Xref

April 22, 2011

In the old days, when programs were written on punch cards or paper tape and editors didn’t provide regular-expression searches, most compilers provided a cross-reference utility that showed each use of each identifier in the program. You don’t often see cross-referencers any more, and that’s too bad, because a cross-referencer can provide good clues about the structure of a program; looking at a cross-reference listing can be a good way to start examining an unfamiliar program.
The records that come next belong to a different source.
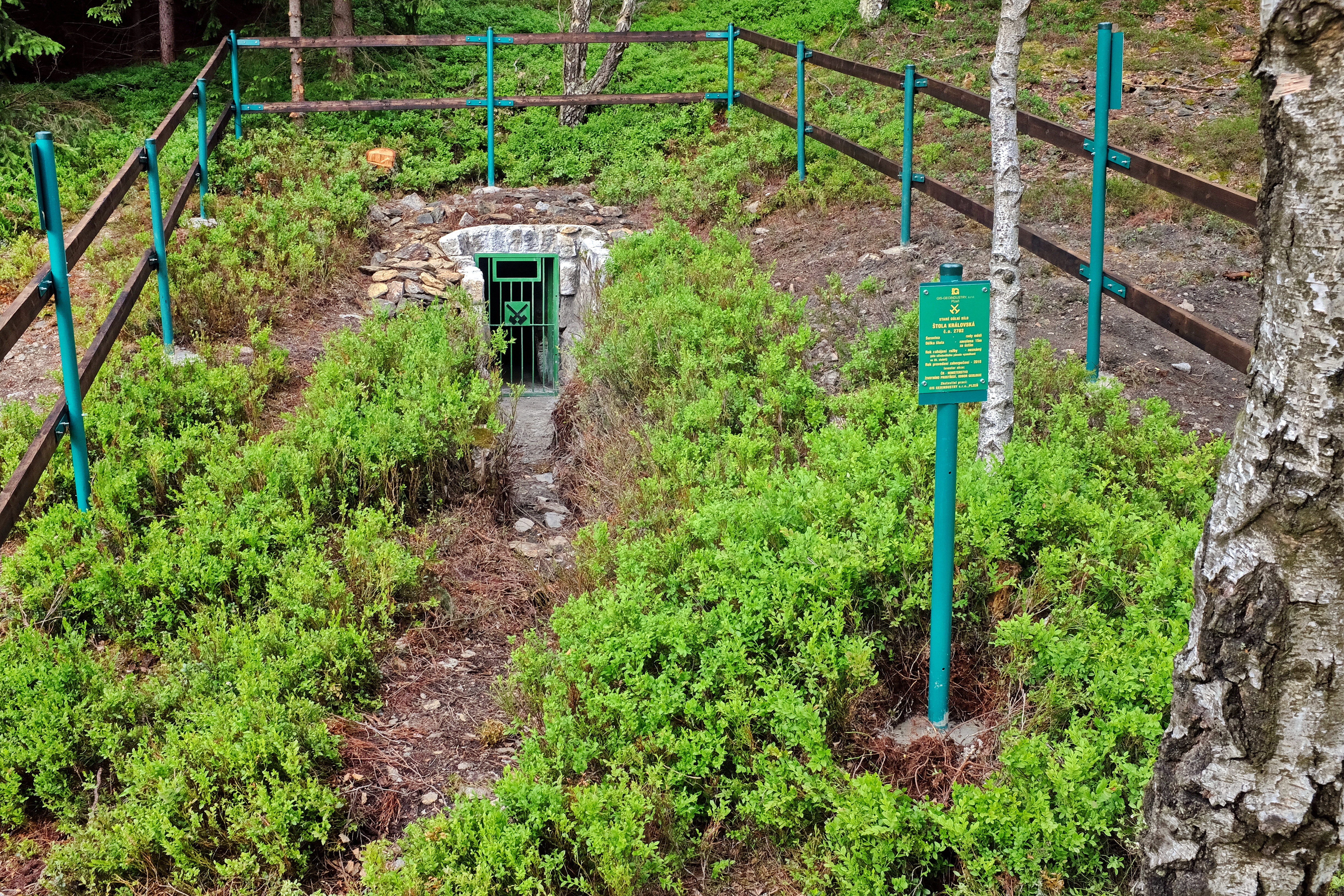 Evropsky významná lokalita Tisovec na jihozápadním svahu vrchu Tisovec, nad Tisovou, místní částí obce Kraslice, ústí Královské štoly, okres Sokolov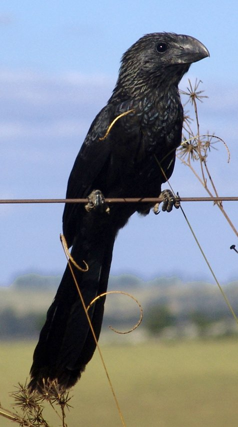 Crotophaga ani, Avaré (Brazil)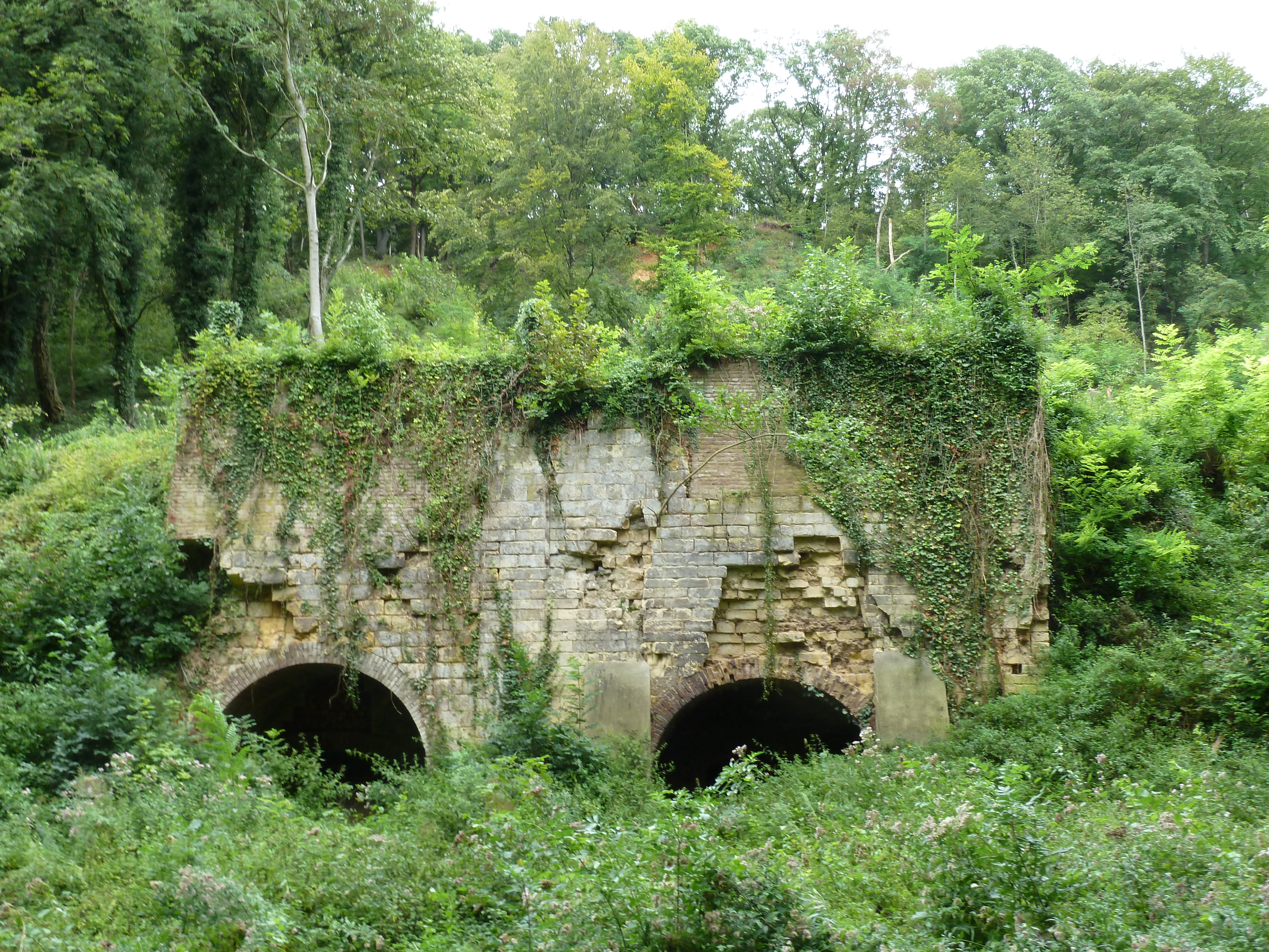 Kalkoven Biebosch, Sibbergrubbe, Sibbe, Valkenburg aan de Geul, Nederland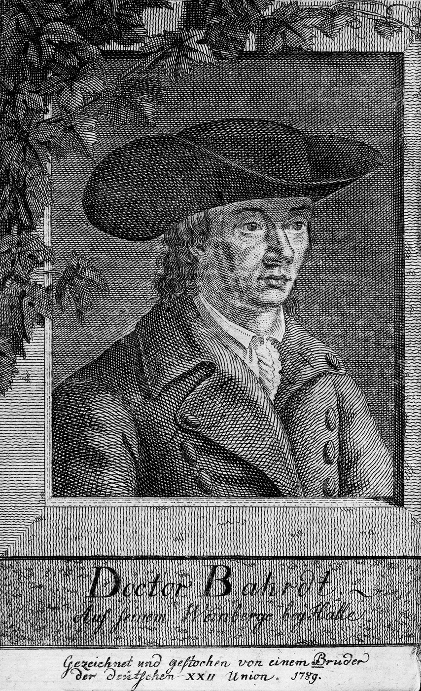 Porträt-Frontispiz aus D. Carl Friedrich Bahrdts unruhiges Leben, sein Tod und Begräbniß, für Neu- und Wißbegierige beschrieben. Zweyte Auflage. Halle, Dreyßig, 1792.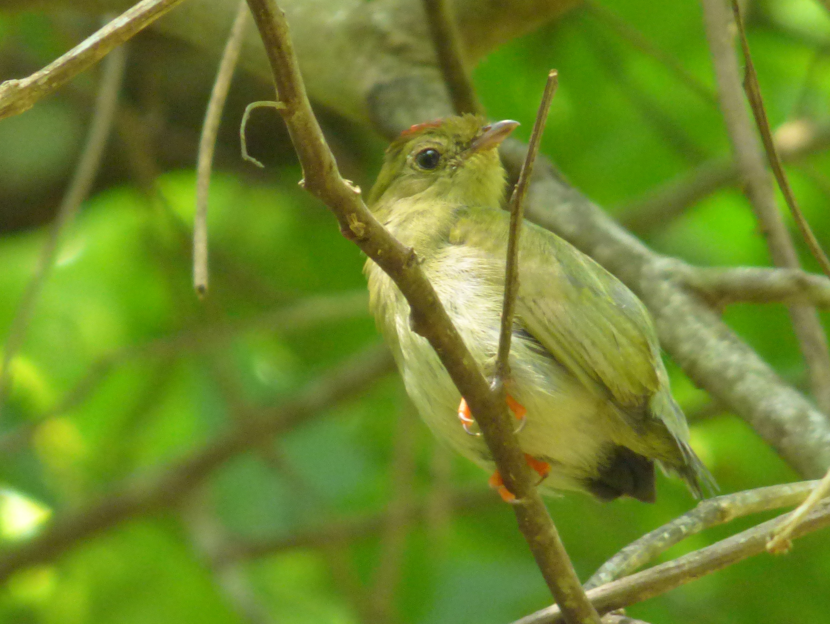 Chiroxiphia lanceolata (Saltarín coludo)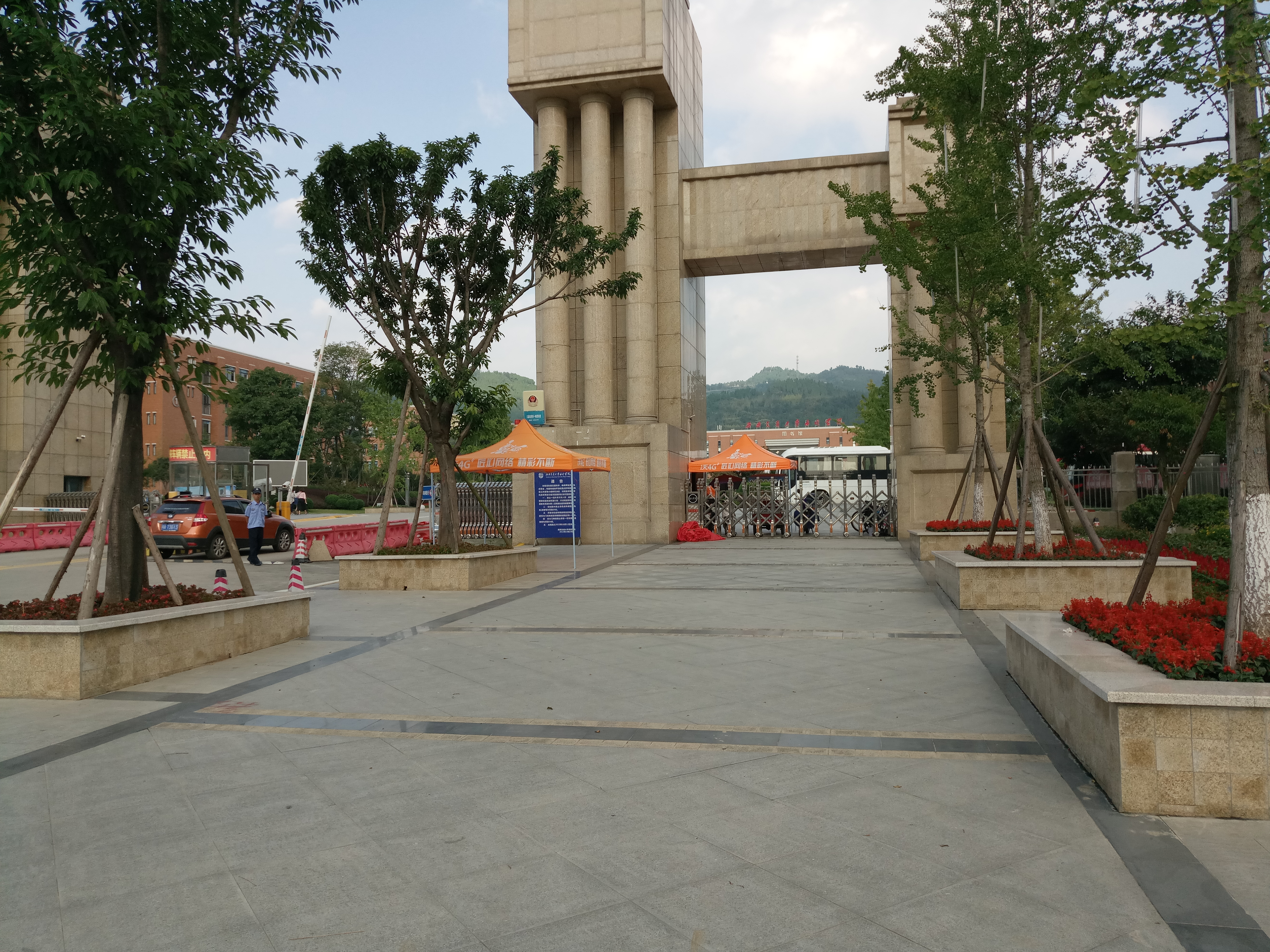 中文（中国大陆）: 西南交大希望学院的校门校门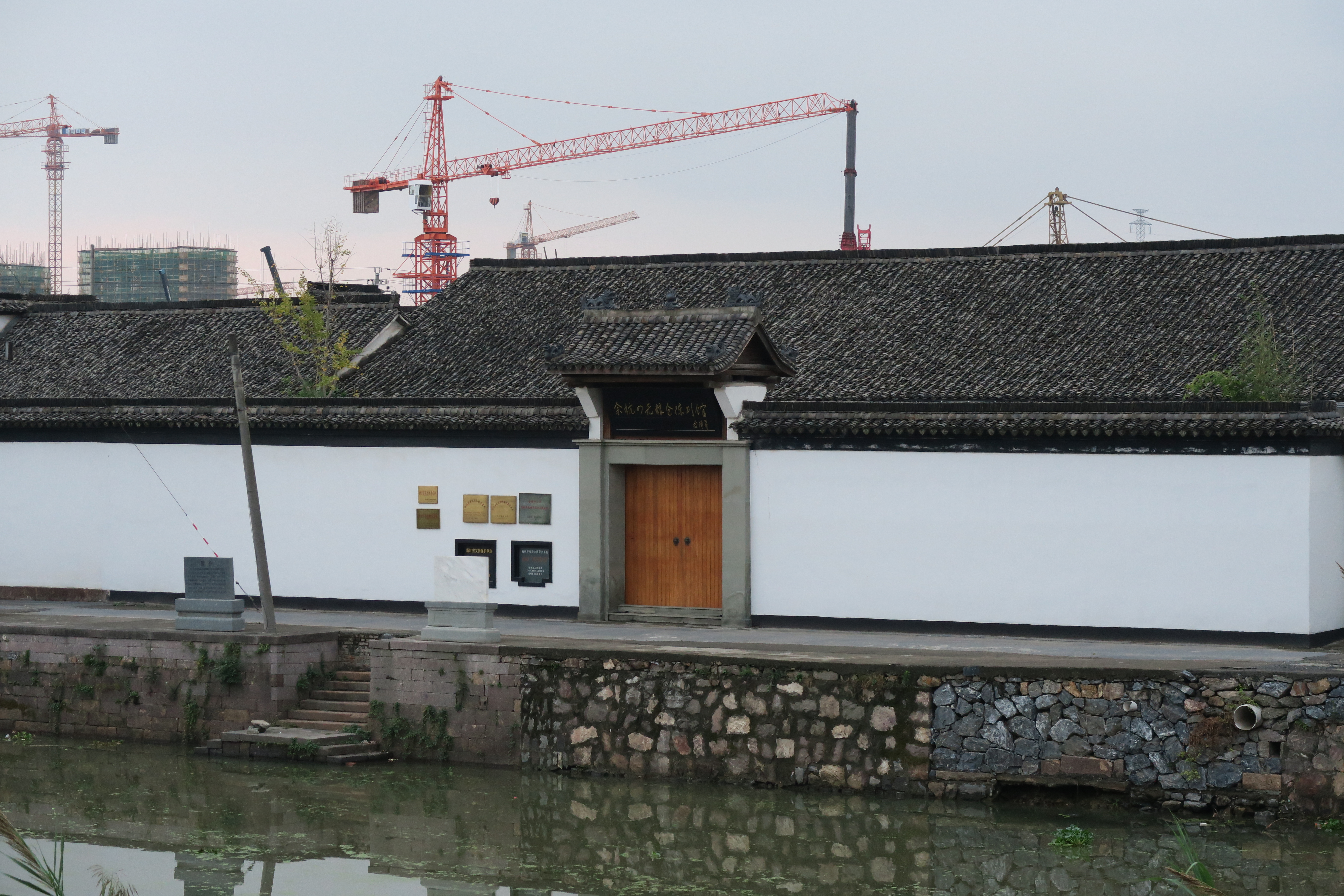 余杭仓前粮仓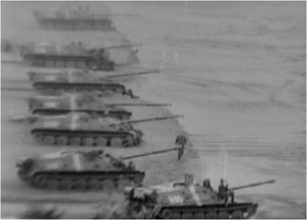 Sovětské okupační síly.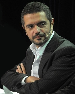 Leopoldo Brizuela, escritor argentino.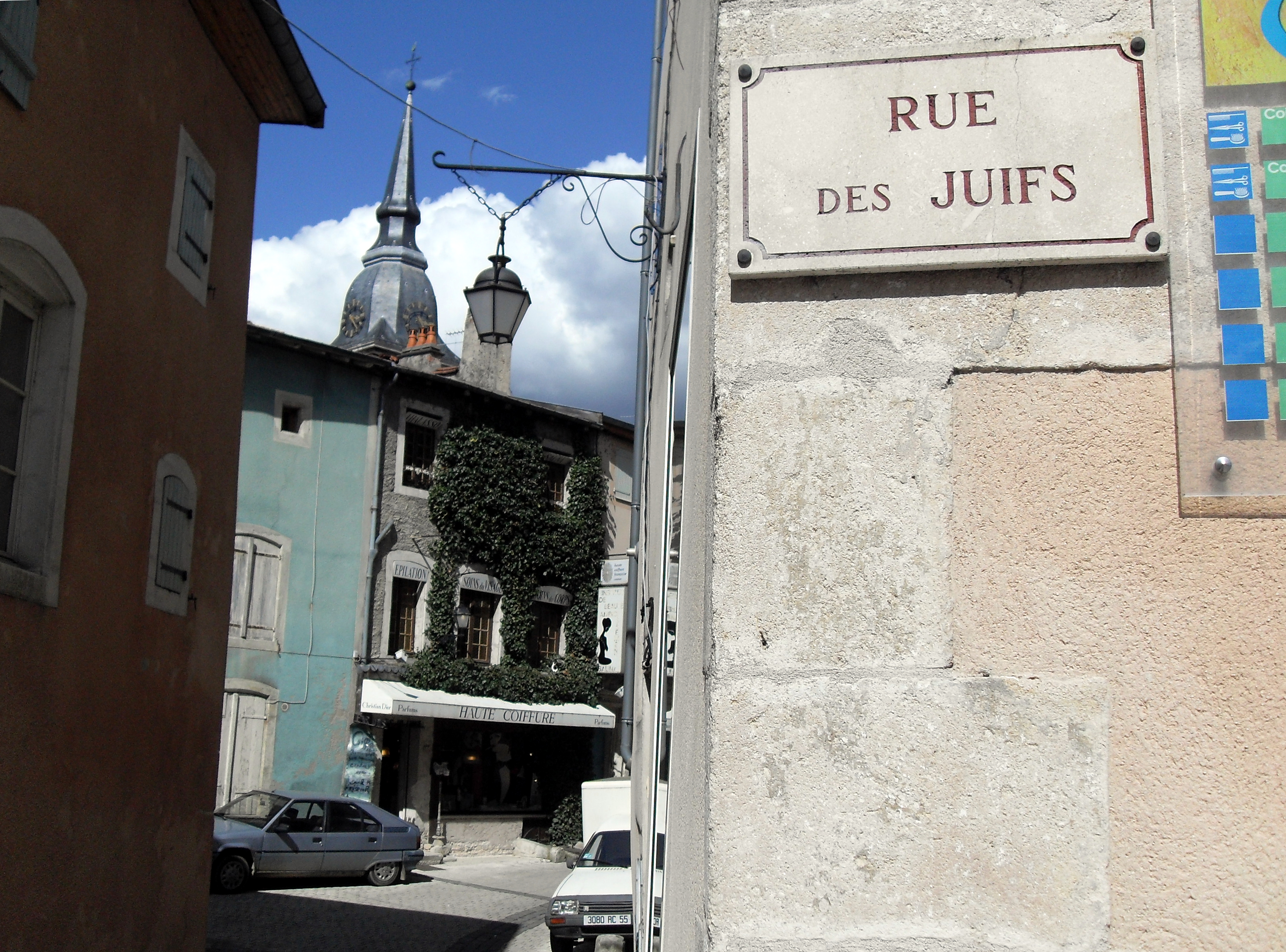 Commercy (Meuse, France) - La Rue des Juifs se trouve à l'ombre du clocher de l'église...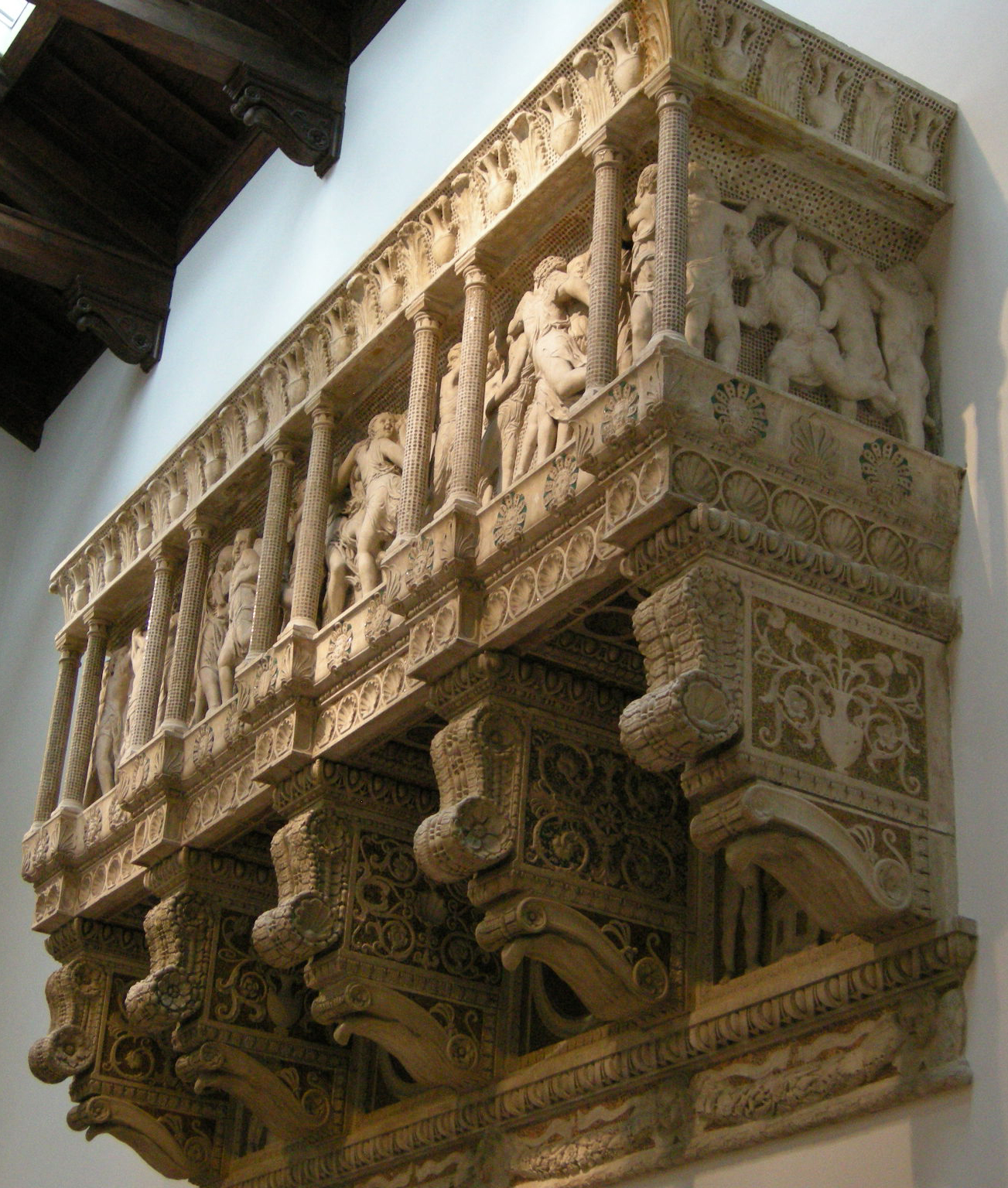 Cantoria di donatello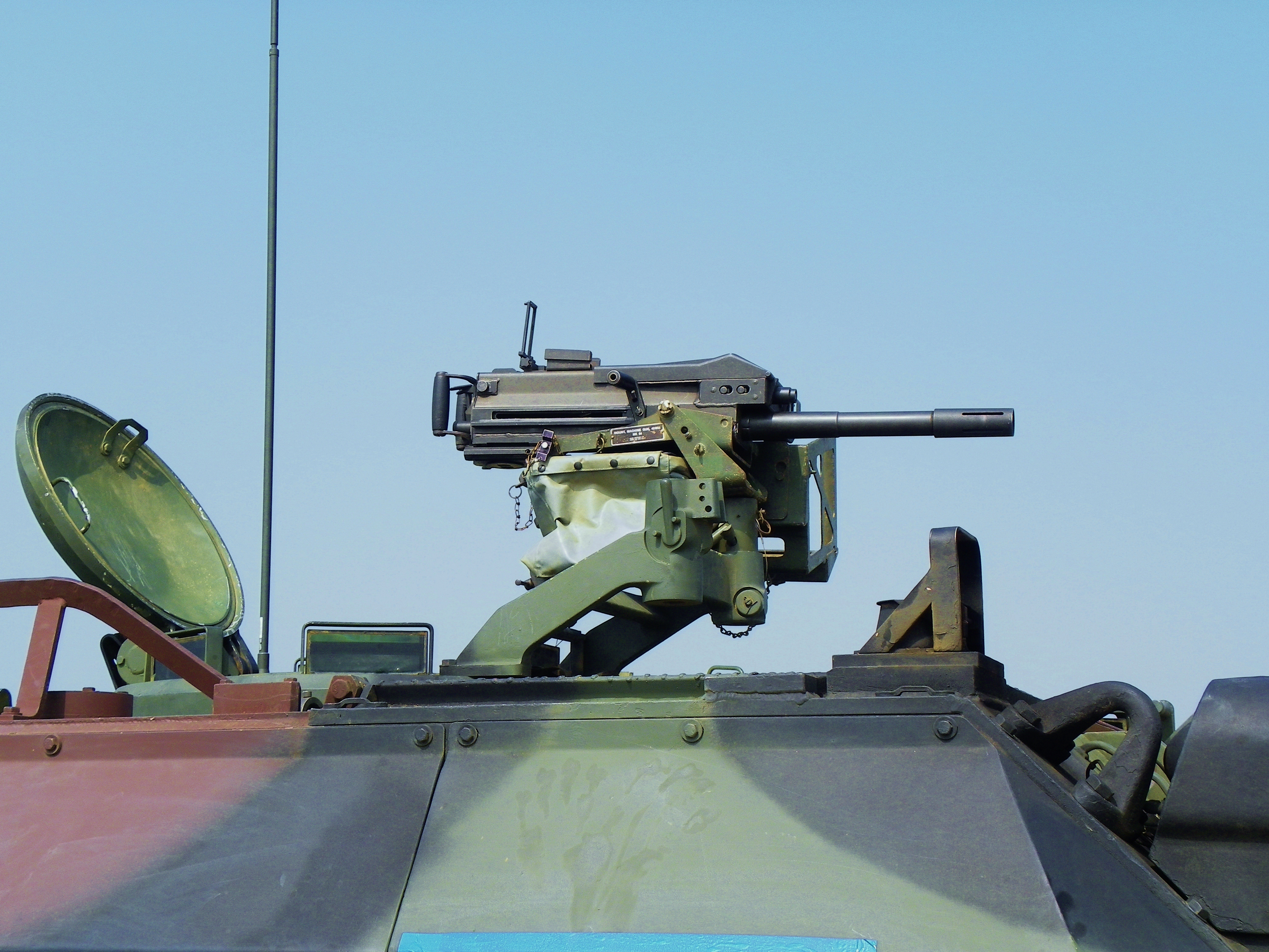 搭載於CM-21A裝甲運兵車的Mk 19 40公釐榴彈發射器。

Here’s some sample output from a Scheme cross-referencer, with the identifier as the first word on each line followed by a list of line numbers where the identifier appears:

0 28
1 18
< 27
= 30
?!.+-*/<=>:$%^&_~@ 5
a 24 25 26 27
add1 20
and 26 30
b 24 25 26 27
c 3 4 5 8 9 10 13
caar 30 32 36 37
car 25 26
cdar 30 33 34 36 37
cdr 27 31 34 37
char-alphabetic? 4
char-in-ident? 3 10
char-numeric? 4
char=? 13
cond 9 19 29
cons 11 21
cs 8 9 11 12 14
define 3 7 16 23 24
display 33 36
else 14 21 35
eof-object? 9 19
file 16 17
get-ident 7 18 20 21
identifiers 3
if 9
lambda 17
let 8 11 18 28
line 18 20 21
list->string 9 12
loop 8 11 14 18 20 21 28 31 34 37
lt? 24 28
member 5
newline 13 29 35
not 35
null? 9 29
or 4 25
pair? 12
peek-char 8 11 14
prev-line 28 30 31
prev-word 28 30 31 32 34 35
read-char 11 13 14
reverse 9 12
scheme 3
sort 28
string->list 5
string<? 25
string=? 20 26 30 32 35
w 18 19 20 21
when 35
with-input-from-file 17
ws 18 19 20 21 23 28 29 30 31 32 33 34 36 37
x 11
xref 1 16
xref-out 19 23

A quick look suggests that this program reads a text file (with-input-from-file, read-char, eof-object?) and does some kind of processing on its characters (char-alphabetic?, char-numeric?). There is some list-handling (car, cdr, string->list), loop is used conventionally, and ws seems to be some kind of key to understanding what the program does. And there is an unholy mess on line 5.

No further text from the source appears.